SDI Health, Plymouth Meeting; Leonard Davis Institute for Health Economics and Policy, University of Pennsylvania, Philadelphia; College of Medicine, Thomas Jefferson University, Philadelphia, PA; Amgen, Thousand Oaks, CA.
J Oncol Pract. 2010 Nov;6(6):301-7. doi: 10.1200/JOP.2010.000072.
With the emergence of new chemotherapies and biologic agents in the treatment of metastatic colorectal cancer (mCRC), the optimal combination and sequencing of these therapies are yet to be determined. This study examined the extent and pattern of chemotherapy and biologic therapy use by line of treatment. Biologic continuation and dose escalation were also examined.
This study used an integrated electronic medical record database of 91 US oncology practices. Records were analyzed for 1,655 adult patients with mCRC who were treated from January 1, 2004 to January 31, 2008 with systemic therapy and could be observed for ≥ 3 months beyond their diagnosis of metastatic disease. Combination and sequence of individual drugs and regimens were examined.
For first-line therapy, the most common chemotherapy backbone was infused fluorouracil, leucovorin, and oxaliplatin (FOLFOX; 40.5% of patients), and the most common treatment regimen was FOLFOX plus bevacizumab (26.2%). For second-line therapy, fluorouracil, leucovorin, and irinotecan (FOLFIRI) was the most common chemotherapy backbone (25.7%), and FOLFIRI plus bevacizumab was the most common treatment regimen (18.3%). Across the study period, 68.6%, 22%, and 7% of patients received bevacizumab, cetuximab, and panitumumab, respectively. Among 412 patients receiving bevacizumab-containing regimens as first-line therapy who then received second-line therapy, 58% continued receiving bevacizumab, with dose escalation observed in 44%.

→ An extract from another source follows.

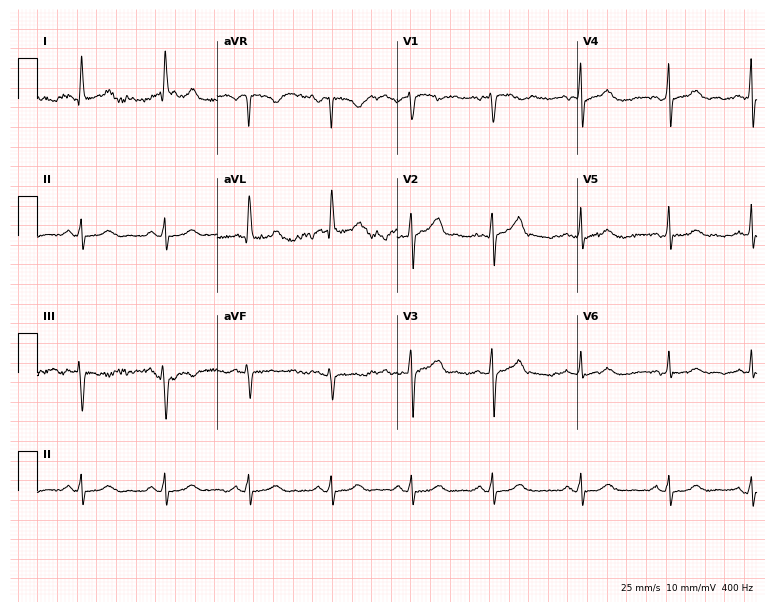
Resting 12-lead electrocardiogram (7.3-second recording at 400 Hz). Patient: a female, 48 years old. Read as a normal ECG.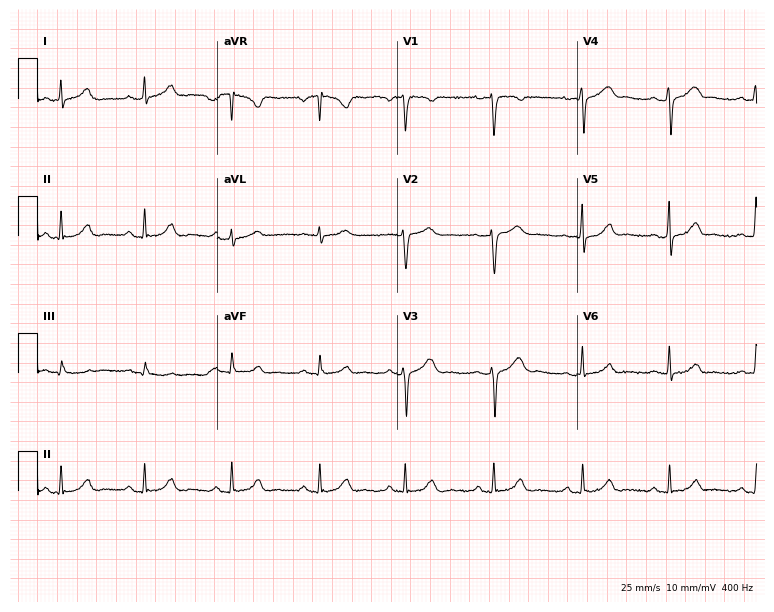
Standard 12-lead ECG recorded from a female, 37 years old. Read as a normal ECG.

The most commonly used chemotherapy backbones for mCRC treatment were first-line FOLFOX and second-line FOLFIRI. Bevacizumab was the most frequently administered biologic therapy. Continuation and dose escalation with bevacizumab were frequently observed across lines of therapy.
随着新的化疗药物和生物制剂在转移性结直肠癌(mCRC)治疗中的出现,这些疗法的最佳组合和序贯应用仍有待确定。本研究通过治疗线检查了化疗和生物治疗的应用程度和模式。还检查了生物治疗的延续和剂量升级。
本研究使用了美国 91 家肿瘤学实践的综合电子病历数据库。对 2004 年 1 月 1 日至 2008 年 1 月 31 日接受系统治疗且转移性疾病诊断后至少可观察 3 个月的 1655 例 mCRC 成年患者的记录进行了分析。检查了个体药物和方案的组合和顺序。
对于一线治疗,最常见的化疗骨干是氟尿嘧啶、亚叶酸钙和奥沙利铂(FOLFOX;40.5%的患者),最常见的治疗方案是 FOLFOX 加贝伐珠单抗(26.2%)。对于二线治疗,氟尿嘧啶、亚叶酸钙和伊立替康(FOLFIRI)是最常见的化疗骨干(25.7%),FOLFIRI 加贝伐珠单抗是最常见的治疗方案(18.3%)。在整个研究期间,分别有 68.6%、22%和 7%的患者接受了贝伐珠单抗、西妥昔单抗和帕尼单抗。在 412 例接受贝伐珠单抗联合方案作为一线治疗然后接受二线治疗的患者中,58%继续接受贝伐珠单抗,其中 44%观察到剂量升级。
mCRC 治疗中最常使用的化疗骨干是一线 FOLFOX 和二线 FOLFIRI。贝伐珠单抗是最常使用的生物治疗药物。在不同的治疗线中,经常观察到贝伐珠单抗的持续应用和剂量升级。